> REQUIRED ACTION: Exactly as they appear below, repeat the lines from the one with "Dorfstelle der Ortswüstung" through the one with "Taontanäytökset ovat osa", and no others.

> RECORDS SUPPLIED:
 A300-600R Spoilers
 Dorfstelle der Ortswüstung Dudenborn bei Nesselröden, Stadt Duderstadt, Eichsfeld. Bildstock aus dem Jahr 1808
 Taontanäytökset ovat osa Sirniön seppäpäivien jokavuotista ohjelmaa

...

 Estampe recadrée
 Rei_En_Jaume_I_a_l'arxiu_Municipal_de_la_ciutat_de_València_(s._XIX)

> ANSWER BELOW:
 Dorfstelle der Ortswüstung Dudenborn bei Nesselröden, Stadt Duderstadt, Eichsfeld. Bildstock aus dem Jahr 1808
 Taontanäytökset ovat osa Sirniön seppäpäivien jokavuotista ohjelmaa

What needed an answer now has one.